Que apareçam outras como ela



Às voltas pelo Nordeste Trasmontano, só no dia seguinte é que soube da morte de Maria José Nogueira Pinto. impressionado, diga-se. Na véspera, lembrei-me que a tinha visto semanas antes num debate de opinião, na televisão, e tinha-a a achado com um ar muito estranho. Confirmaram-se os piores receios, e Nogueira Pinto sucumbiu a um cancro no pâncreas.

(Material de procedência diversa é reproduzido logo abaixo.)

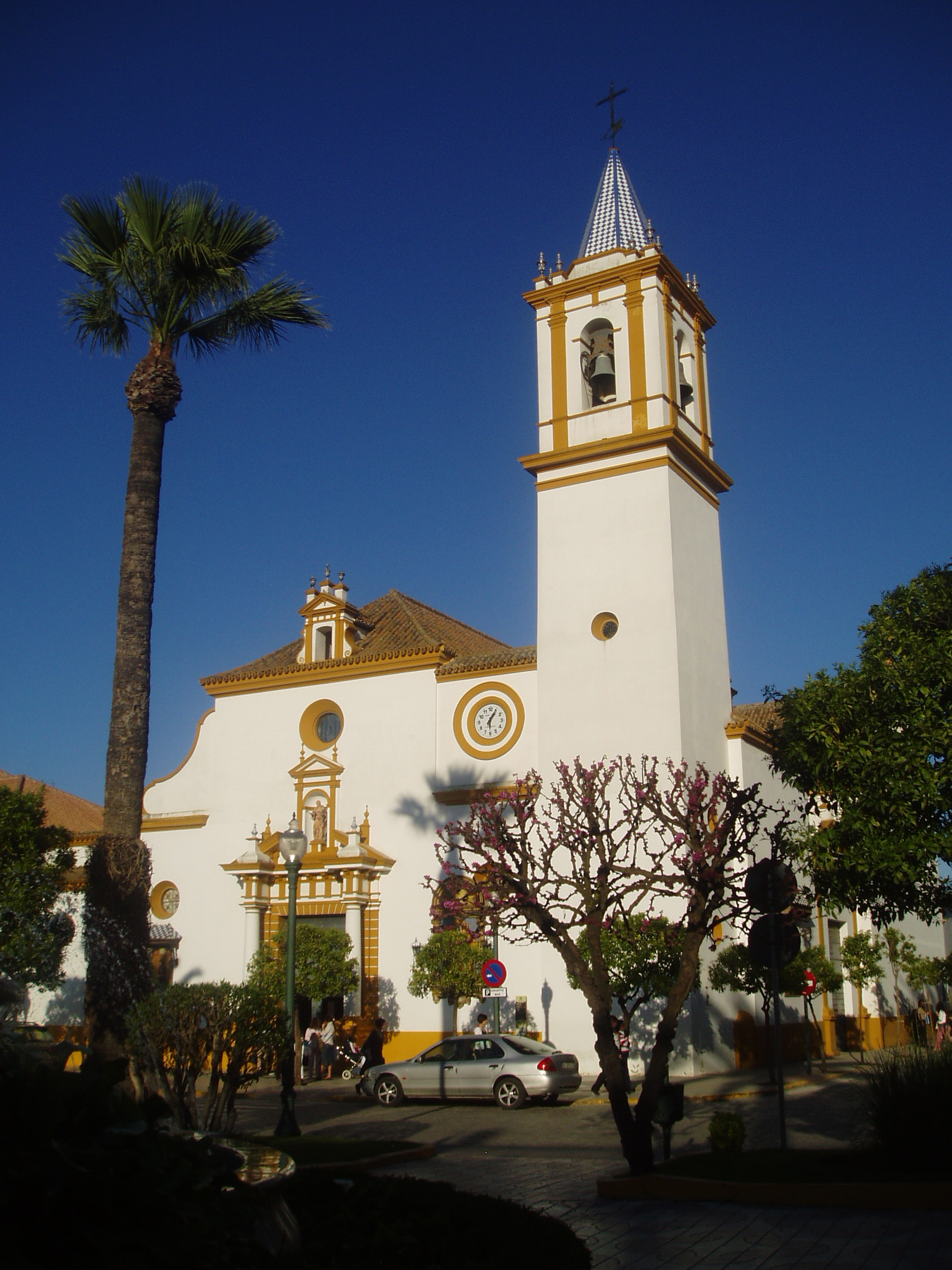 Parroquia de Santa maría Magdalena, iglesia principal de Dos Hermanas Sevilla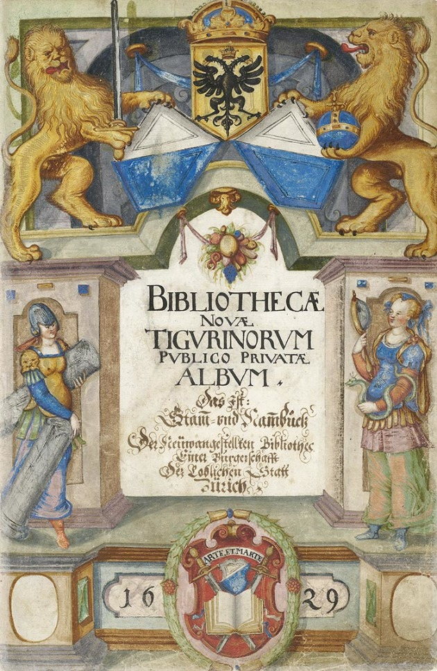 Zentralbibliothek Zürich, Arch. St. 22, fol. 3r: Donatorenbuch der Stadtbibliothek Zürich von 1629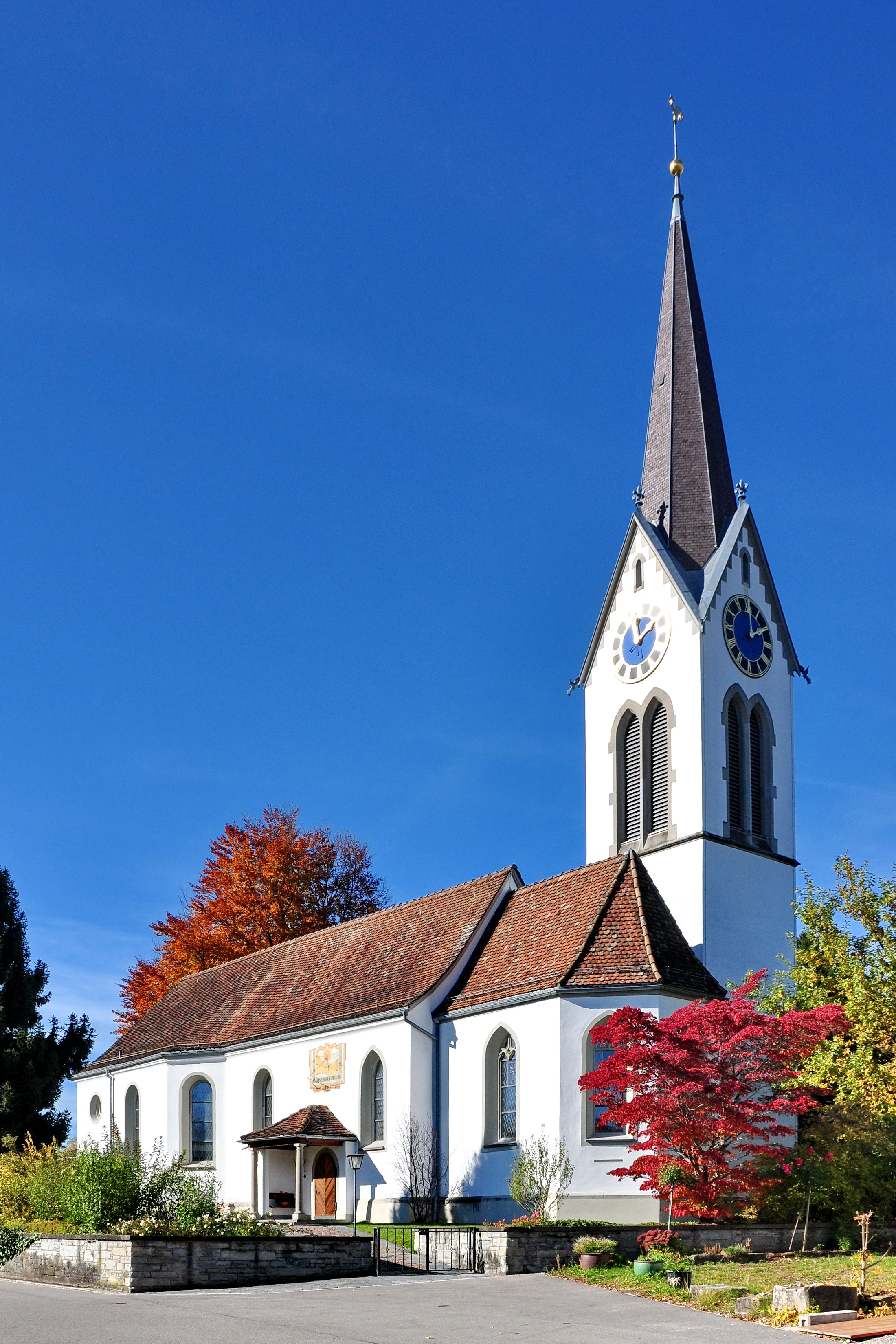 Reformierte Kirche in Bubikon (Switzerland)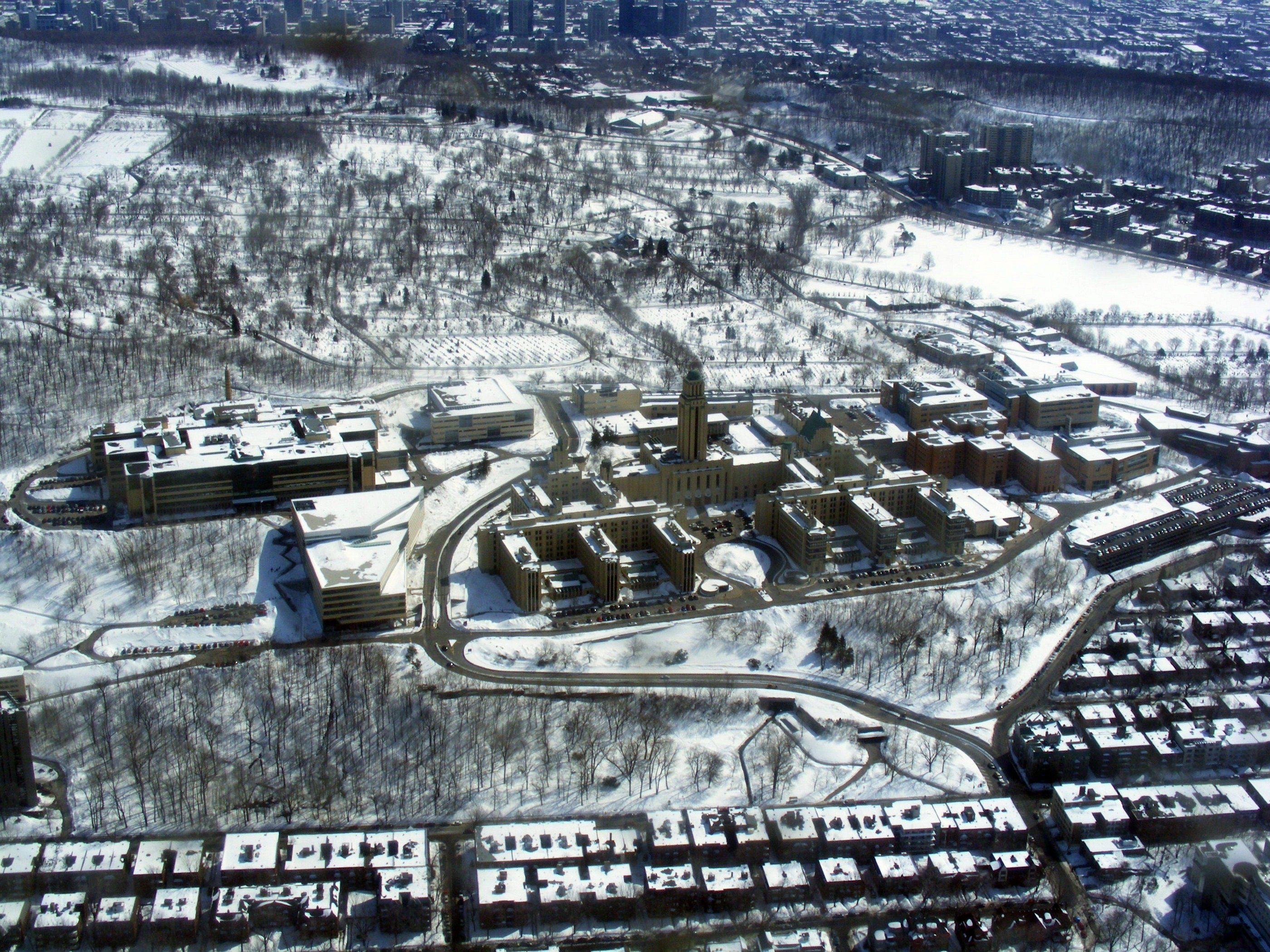 On voit aussi à gauche l'école Polytechnique. L'avion était un Cessna 172 de Dorval Aviation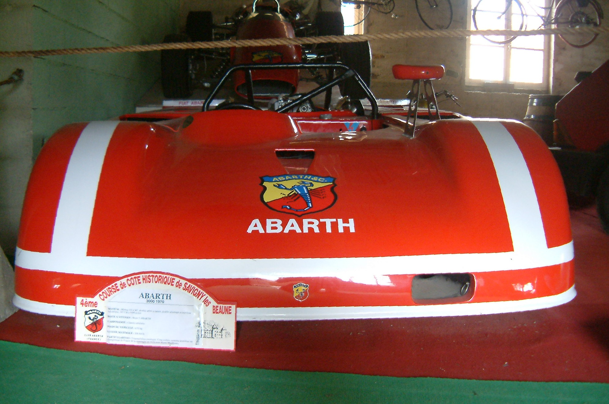 Château de Savigny-lès-Beaune, Bourgogne, FRANCE

Devo ter ouvido falar dela pela primeira vez aquando do célebre caso da pala de Alvalade, quando era sub-Secretária de Estado da Cultura, em que depois de ter interditado o estádio do Sporting para concertos musicais, numa altura em que eram aí frequentes, viu-se desautorizada pelo então Secretário de Estado, Santana Lopes que poucos dias depois fazia um acordo com Sousa Cintra revogando a interdição. Não esteve com meias medidas e bateu com a porta.


O episódio mostra o carácter de uma mulher que muitas vezes se incompatibilizou na política. Conhecia ao de leve o seu percurso de vida, a casa de família do Campo Grande, onde nasceu (e morreu), o seu casamento, ainda muito nova, com Jaime Nogueira Pinto, a ida de ambos para África, as fugas à guerra, a vida no campo de refugiados sul-africano, que cimentou essa relação que duraria até ao fim, e que pôde ser revisitada numa entrevista que ambos deram em Outubro, à revista Pública. Depois, o serviço público, executado com competência e dinamismo, no Instituto Português de Cinema, na Maternidade Alfredo da Costa e na Santa Casa da Misericórdia de Lisboa, e, claro, na Secretaria de Estado da Cultura. Depois, a aventura política, como deputada pelo CDs a convite de Manuel Monteiro, a candidatura à liderança do partido, que perdeu para Paulo Portas, num congresso em que teve o apoio dos monteiristas e em que protagonizou algumas tiradas inesquecíveis (a da "Rato Mickey" e "eu sei que ele sabe que eu sei que ele sabe que eu sei"). O regresso à política, candidatando-se à câmara de Lisboa, onde seria eleita vereadora, e a posterior ruptura com o partido, com o regresso de Portas, e o regresso ao Parlamento pela mão da Manuela Ferreira Leite marcaram a carreira política.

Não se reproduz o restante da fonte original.